For musicians and bedroom producers with limited space at home, customizing your workspace can be a tiring, seemingly endless task, a constant reshuffling of gear and cables when you’d rather be playing. Proper studio desks have generally always run quite large and expensive, requiring many of us to get creative with Ikea mods. But last year synth company Output answered the call with its relatively affordable, compact, and high-quality Platform desk. I finally bought one last month, and my short time with it has been wondrous. Because it’s multi-tiered, I was able to get rid of a whole other piece of furniture I had been using, gaining elbow room and floor space for instruments being stored in the closet, and the thoughtful cable management system means the desk’s sleek, Scandinavian-inspired look isn’t ruined by a mess of wires running everywhere. My one tip—after “buy this”—is to grab a friend ahead of putting it together. It’s not light. [Kelsey J. Waite]
My husband was recently trying to remember the phrase “Champagne for my real friends, real pain for my sham friends.” What we realized upon a cursory bit of research is that the source of the quote isn’t—as I had thought—Ed Norton in the 2002 Spike Lee drama 25th Hour, but rather that it’s a classic toast dating to at least the 19th century. We know this, apparently—and according to Wikipedia—because of the book The Perfect Gentleman; Or, Etiquette And Eloquence: A Book Of Information, a nifty tome that happens to be available on Google Books thanks to the Harvard University Library. It’s kind of like one of those little “fun fact” books they sell at fancy florists or stores where you buy whiskey stones, but it’s authentic and hyper-specific about the occasions in which fine gentlemen could use handsome turns of phrase or other similarly gentlemanly skills. In it, you can learn how to carve a saddle of mutton, what to wear to an important meeting in Washington, and the best way to give a speech at a wedding. A lot of the skills aren’t what I would call useful in the 21st century—nor are the toasts all ones you’d necessarily want to give in mixed company—but they’re still neat to look at, especially if you think about how wild it is that this book of gentlemanly pursuits ended up on the internet all these years later. [Marah Eakin]
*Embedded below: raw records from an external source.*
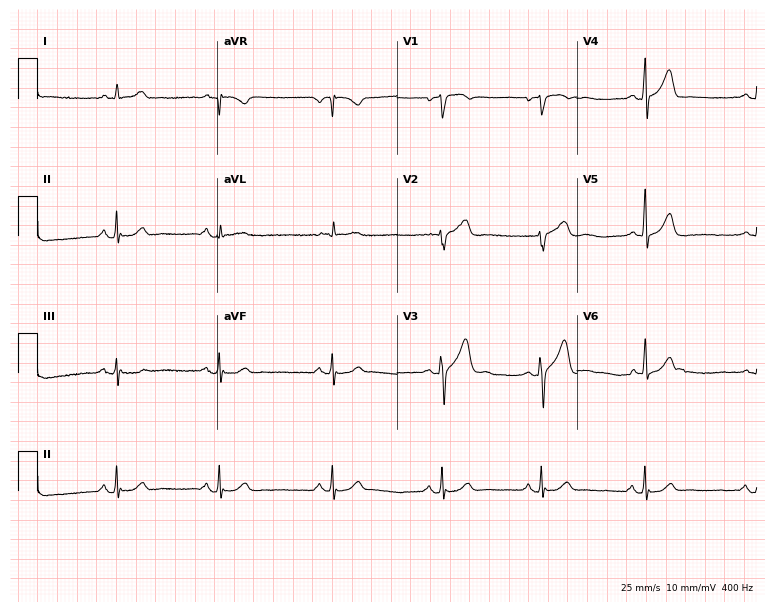
12-lead ECG from a male patient, 64 years old. Recorded interpretation: within normal limits.
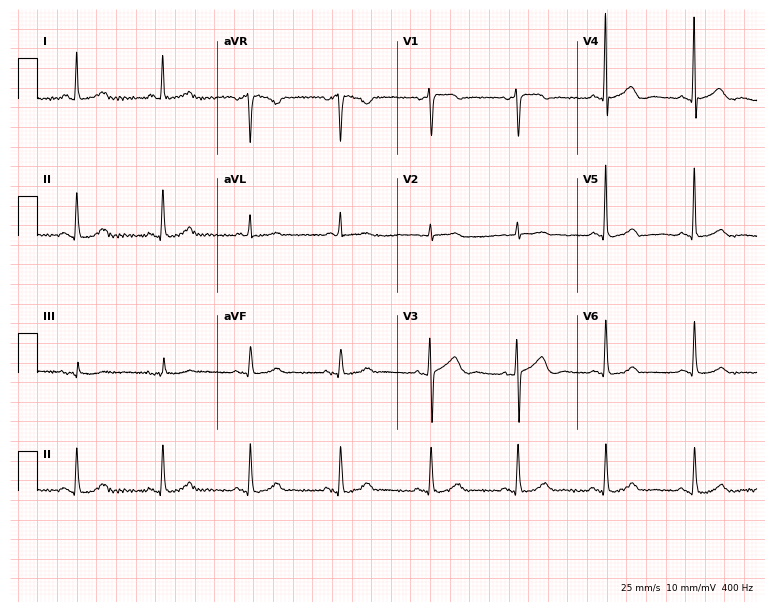
Electrocardiogram (7.3-second recording at 400 Hz), a 63-year-old female. Overall reading on record: normal ECG.
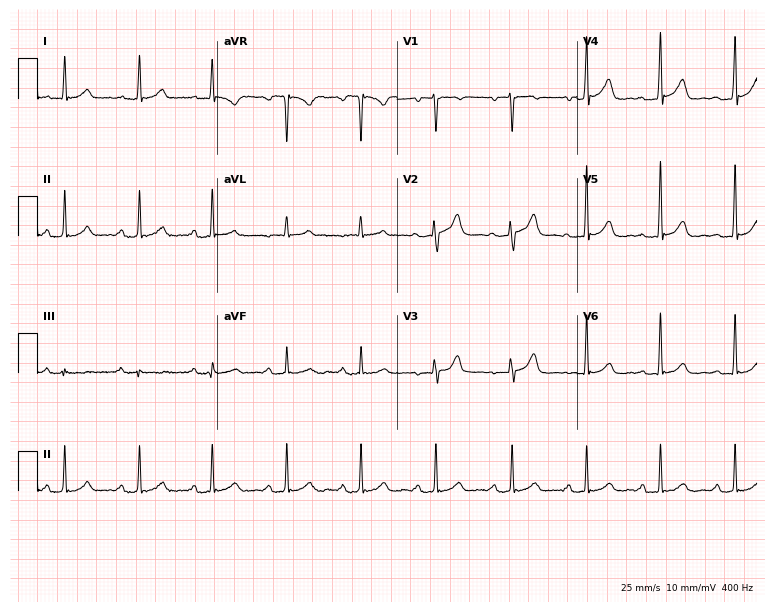
Standard 12-lead ECG recorded from a female, 45 years old (7.3-second recording at 400 Hz). The tracing shows first-degree AV block.
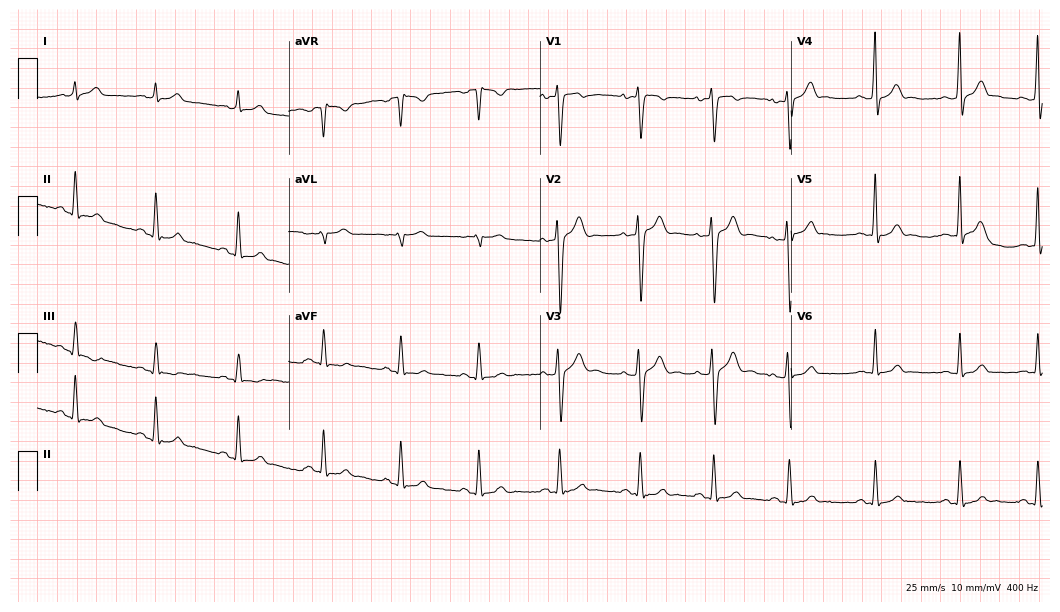
Resting 12-lead electrocardiogram (10.2-second recording at 400 Hz). Patient: a man, 23 years old. None of these six findings is recorded: first-degree AV block, right bundle branch block, left bundle branch block, sinus bradycardia, atrial fibrillation, sinus tachycardia.
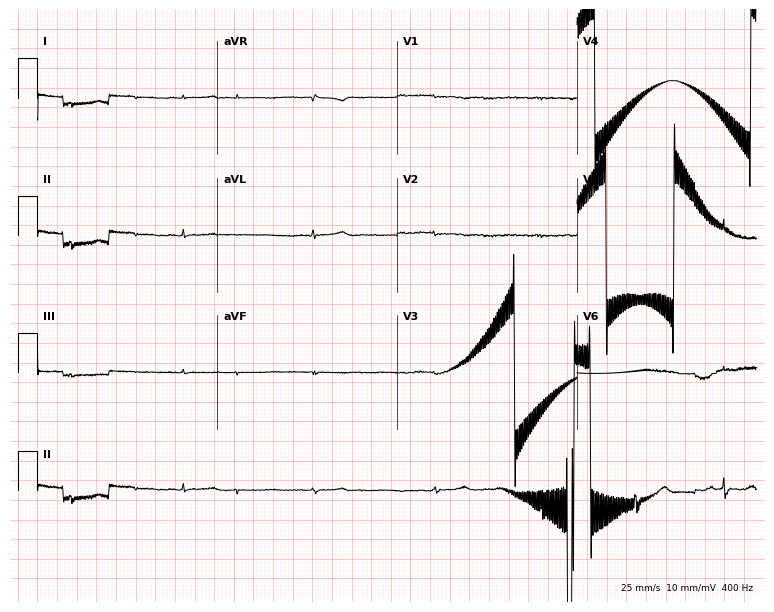
Resting 12-lead electrocardiogram (7.3-second recording at 400 Hz). Patient: a 23-year-old male. None of these six findings is recorded: first-degree AV block, right bundle branch block, left bundle branch block, sinus bradycardia, atrial fibrillation, sinus tachycardia.
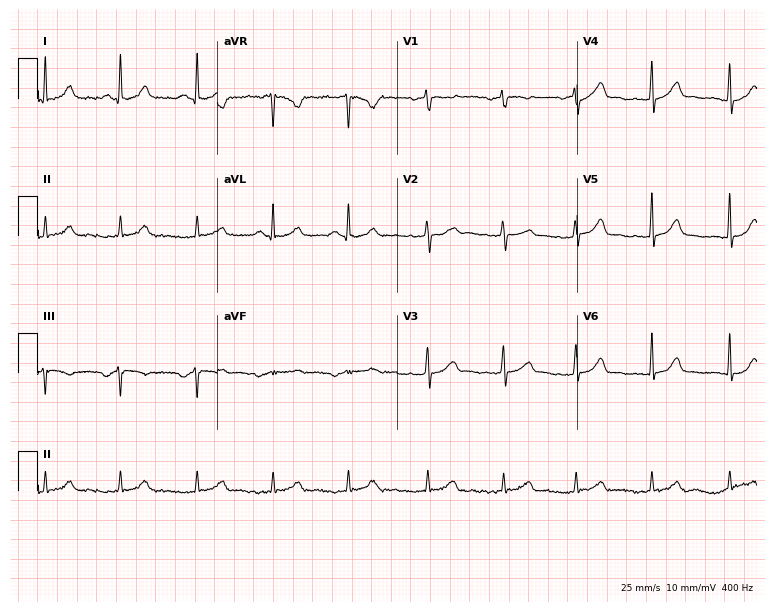
Resting 12-lead electrocardiogram. Patient: a woman, 29 years old. Read as a normal ECG.

I fell down a YouTube rabbit hole recently when I was writing about Hüsker Dü’s “Diane” for our new Off The Charts feature, which led me to footage of the legendary punk band playing its first U.K. show for TV in 1985. I was a mere 11 years old when the Hüskers called it quits, so I never got to see them—which became a particular bummer as I grew older and they became one of my favorite bands. A lot of the existing footage of them out there is pretty low quality, but Live From London is excellent, with multiple camera angles and solid sound. Even better, considering Hüsker Dü recorded it at the peak of their powers in May 1985, the set draws from their best work. C’mon, “Chartered Trips” into “Diane” into “Celebrated Summer”? Are you kidding me? [Kyle Ryan]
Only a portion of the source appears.